What that command is doing:

  • it optimizes the selected agent’s instructions, not model weights
  • --dataset is the training set used during search
  • --val-dataset is the held-out set for checking whether the improvement generalizes
  • --reward-recipe defines how each candidate is scored
  • --reflection-lm controls the model used during reflection steps, which can be different from the target model being improved
FlagDescription
--capability NAME@VERSIONcapability artifact containing the target agent
--agent-name <name>required when the capability exports multiple agents
--dataset NAME@VERSIONtraining dataset used during optimization
--val-dataset NAME@VERSIONoptional held-out validation dataset
--reward-recipe <name>declarative hosted reward recipe
--reward-params <json>JSON params passed to the reward recipe
--seed <n>deterministic optimization seed
--max-metric-calls <n>metric-call budget
--max-trials <n>hard stop after this many trials
--max-trials-without-improvement <n>stop after this many finished trials without a new best
--max-runtime-sec <n>outer hosted sandbox lifetime override
--reflection-lm <model>reflection model override; defaults to --model
--no-capture-tracesdisable trajectory capture for reflection
--waitpoll until terminal state
--jsonprint the full job payload

These three flags solve different problems:

  • --max-metric-calls limits scoring budget
  • --max-trials limits search length
  • --max-trials-without-improvement stops stagnant jobs that keep looping without a better result

If the job is already near-perfect but still iterating, --max-trials-without-improvement is usually the most useful brake.

Once the job exists, use the control-plane commands for different layers of inspection:

Terminal window
dn optimize list
dn optimize get <job-id>
dn optimize wait <job-id> --json
dn optimize logs <job-id>
dn optimize artifacts <job-id>
dn optimize cancel <job-id> --json
dn optimize retry <job-id>

Use them like this:

  • list finds old or in-flight jobs
  • get shows the saved config and top-level status
  • wait is the simplest way to block until a terminal outcome
  • logs tells you what the optimization loop is currently doing
  • artifacts is where to look for outputs worth reusing
  • retry reruns a terminal job when you want the same setup again

dn optimize wait exits non-zero if the job ends in failed or cancelled.

A completed job only tells you that the hosted loop finished.
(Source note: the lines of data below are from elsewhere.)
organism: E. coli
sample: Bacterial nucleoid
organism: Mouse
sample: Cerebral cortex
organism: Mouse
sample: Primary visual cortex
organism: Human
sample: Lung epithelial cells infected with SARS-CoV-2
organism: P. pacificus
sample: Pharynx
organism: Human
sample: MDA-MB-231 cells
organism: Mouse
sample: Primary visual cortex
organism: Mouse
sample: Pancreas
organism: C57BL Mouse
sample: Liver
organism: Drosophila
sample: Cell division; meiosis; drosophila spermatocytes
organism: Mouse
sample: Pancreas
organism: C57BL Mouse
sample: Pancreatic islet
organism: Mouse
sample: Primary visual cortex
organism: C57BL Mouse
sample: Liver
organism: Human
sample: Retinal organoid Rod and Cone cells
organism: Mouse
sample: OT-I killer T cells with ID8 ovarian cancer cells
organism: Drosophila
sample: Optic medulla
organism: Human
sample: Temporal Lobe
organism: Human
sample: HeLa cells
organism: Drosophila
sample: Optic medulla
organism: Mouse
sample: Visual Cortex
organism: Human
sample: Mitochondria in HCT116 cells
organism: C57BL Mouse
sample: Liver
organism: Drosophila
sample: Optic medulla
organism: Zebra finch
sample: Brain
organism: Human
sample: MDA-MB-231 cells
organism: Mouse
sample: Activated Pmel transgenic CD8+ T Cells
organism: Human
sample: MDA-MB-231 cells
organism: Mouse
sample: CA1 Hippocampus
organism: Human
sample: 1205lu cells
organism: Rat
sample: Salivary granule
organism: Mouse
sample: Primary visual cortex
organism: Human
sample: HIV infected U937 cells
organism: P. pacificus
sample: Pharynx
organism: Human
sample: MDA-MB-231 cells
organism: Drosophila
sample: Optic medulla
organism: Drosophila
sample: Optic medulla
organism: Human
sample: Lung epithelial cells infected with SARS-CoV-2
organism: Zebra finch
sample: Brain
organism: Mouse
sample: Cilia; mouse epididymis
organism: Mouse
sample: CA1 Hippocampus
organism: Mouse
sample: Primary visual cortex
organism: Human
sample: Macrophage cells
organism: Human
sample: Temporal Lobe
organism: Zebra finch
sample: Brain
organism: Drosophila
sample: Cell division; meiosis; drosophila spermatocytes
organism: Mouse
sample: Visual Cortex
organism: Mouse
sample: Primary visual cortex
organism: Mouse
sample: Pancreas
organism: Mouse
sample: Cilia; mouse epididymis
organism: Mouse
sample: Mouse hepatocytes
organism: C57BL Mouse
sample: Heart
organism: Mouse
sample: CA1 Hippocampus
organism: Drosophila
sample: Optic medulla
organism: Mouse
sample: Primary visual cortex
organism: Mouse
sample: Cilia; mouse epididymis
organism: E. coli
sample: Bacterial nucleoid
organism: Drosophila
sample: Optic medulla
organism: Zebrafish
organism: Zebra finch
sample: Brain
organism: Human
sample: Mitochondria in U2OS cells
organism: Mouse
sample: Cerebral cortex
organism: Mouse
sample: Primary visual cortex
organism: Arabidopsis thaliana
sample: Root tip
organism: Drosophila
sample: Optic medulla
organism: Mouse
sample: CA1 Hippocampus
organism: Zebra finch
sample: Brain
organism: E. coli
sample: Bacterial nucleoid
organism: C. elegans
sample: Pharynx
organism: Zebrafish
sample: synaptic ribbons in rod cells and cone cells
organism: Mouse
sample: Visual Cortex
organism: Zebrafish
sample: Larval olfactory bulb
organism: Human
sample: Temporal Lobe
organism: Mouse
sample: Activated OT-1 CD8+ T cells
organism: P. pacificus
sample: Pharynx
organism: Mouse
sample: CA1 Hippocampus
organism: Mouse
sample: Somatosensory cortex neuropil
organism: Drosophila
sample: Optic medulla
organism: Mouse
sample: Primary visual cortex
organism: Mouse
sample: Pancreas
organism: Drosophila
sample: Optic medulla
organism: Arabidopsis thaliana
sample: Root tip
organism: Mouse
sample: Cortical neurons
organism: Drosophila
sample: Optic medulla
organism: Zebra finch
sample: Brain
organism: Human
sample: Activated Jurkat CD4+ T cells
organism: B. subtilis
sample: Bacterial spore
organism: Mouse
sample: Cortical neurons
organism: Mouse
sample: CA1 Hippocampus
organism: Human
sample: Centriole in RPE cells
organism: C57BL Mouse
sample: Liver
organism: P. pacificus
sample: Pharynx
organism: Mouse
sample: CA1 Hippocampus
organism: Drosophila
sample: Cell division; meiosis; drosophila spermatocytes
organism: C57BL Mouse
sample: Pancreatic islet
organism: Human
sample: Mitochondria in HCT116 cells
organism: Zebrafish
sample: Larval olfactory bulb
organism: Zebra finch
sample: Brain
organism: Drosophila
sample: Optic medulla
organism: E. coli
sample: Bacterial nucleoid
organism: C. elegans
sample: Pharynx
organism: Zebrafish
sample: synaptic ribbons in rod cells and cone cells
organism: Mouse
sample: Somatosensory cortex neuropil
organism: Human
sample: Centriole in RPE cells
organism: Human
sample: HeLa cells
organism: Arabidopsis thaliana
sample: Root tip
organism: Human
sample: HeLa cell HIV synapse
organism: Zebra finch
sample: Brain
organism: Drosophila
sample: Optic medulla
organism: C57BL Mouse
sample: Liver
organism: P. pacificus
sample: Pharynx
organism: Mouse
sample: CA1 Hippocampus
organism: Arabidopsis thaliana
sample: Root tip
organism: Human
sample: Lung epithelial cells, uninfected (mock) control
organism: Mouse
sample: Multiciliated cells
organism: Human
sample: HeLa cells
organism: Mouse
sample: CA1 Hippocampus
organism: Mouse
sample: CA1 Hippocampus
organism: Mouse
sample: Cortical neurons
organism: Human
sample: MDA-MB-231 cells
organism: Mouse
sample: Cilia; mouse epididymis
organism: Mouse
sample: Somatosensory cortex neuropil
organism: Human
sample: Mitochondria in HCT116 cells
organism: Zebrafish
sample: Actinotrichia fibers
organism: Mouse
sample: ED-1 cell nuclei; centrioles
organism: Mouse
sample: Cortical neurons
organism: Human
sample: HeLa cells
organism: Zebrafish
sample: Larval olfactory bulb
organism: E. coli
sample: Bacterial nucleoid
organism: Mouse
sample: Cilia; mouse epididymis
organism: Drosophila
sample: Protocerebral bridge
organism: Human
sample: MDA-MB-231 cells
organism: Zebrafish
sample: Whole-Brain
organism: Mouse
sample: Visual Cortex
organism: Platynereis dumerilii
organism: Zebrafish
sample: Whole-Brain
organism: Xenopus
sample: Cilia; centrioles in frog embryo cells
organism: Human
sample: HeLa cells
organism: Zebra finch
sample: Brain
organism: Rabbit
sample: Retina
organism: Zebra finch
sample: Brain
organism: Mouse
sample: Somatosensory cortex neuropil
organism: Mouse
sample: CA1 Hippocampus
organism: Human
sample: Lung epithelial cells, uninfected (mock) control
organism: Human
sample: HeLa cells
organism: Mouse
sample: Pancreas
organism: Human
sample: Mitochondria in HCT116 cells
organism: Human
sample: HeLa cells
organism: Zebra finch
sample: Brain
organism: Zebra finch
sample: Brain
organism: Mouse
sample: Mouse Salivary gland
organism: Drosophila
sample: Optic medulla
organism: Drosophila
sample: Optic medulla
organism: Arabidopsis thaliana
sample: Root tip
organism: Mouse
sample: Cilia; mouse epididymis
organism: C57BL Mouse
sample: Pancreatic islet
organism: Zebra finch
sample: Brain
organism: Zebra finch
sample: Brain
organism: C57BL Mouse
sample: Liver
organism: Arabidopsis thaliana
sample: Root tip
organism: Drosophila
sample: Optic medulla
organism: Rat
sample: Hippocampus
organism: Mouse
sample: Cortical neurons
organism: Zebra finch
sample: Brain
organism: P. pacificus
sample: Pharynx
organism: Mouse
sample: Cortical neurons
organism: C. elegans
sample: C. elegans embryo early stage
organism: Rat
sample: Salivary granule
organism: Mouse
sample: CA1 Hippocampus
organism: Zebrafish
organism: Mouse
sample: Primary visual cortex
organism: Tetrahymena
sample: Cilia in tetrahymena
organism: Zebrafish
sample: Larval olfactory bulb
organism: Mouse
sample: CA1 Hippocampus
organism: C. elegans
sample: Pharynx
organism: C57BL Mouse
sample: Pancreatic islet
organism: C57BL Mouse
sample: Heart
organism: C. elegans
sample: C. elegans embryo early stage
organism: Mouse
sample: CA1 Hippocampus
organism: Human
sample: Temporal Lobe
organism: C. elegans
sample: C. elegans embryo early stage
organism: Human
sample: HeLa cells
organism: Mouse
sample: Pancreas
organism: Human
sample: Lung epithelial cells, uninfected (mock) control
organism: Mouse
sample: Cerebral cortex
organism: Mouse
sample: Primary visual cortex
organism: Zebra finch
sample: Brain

It does not tell you whether the result is useful.

After a successful run, check:

  • whether the best score actually improved
  • whether validation stayed strong, not just training
  • whether the artifacts contain instructions you would really want to ship

Hosted optimization runs inside real sandboxes. If the job state and the underlying compute seem out of sync, inspect the compute directly:

Terminal window
dn sandbox list --state running
dn sandbox get <provider-sandbox-id>
dn sandbox logs <provider-sandbox-id>
dn sandbox delete --yes <provider-sandbox-id>

See /cli/sandboxes/ for the compute view.

Use dn optimize submit only after:

  • the capability is already published
  • the dataset is already published
  • the reward recipe is already known

If you are still iterating locally on the metric or the candidate shape, the SDK is usually the better place to experiment first.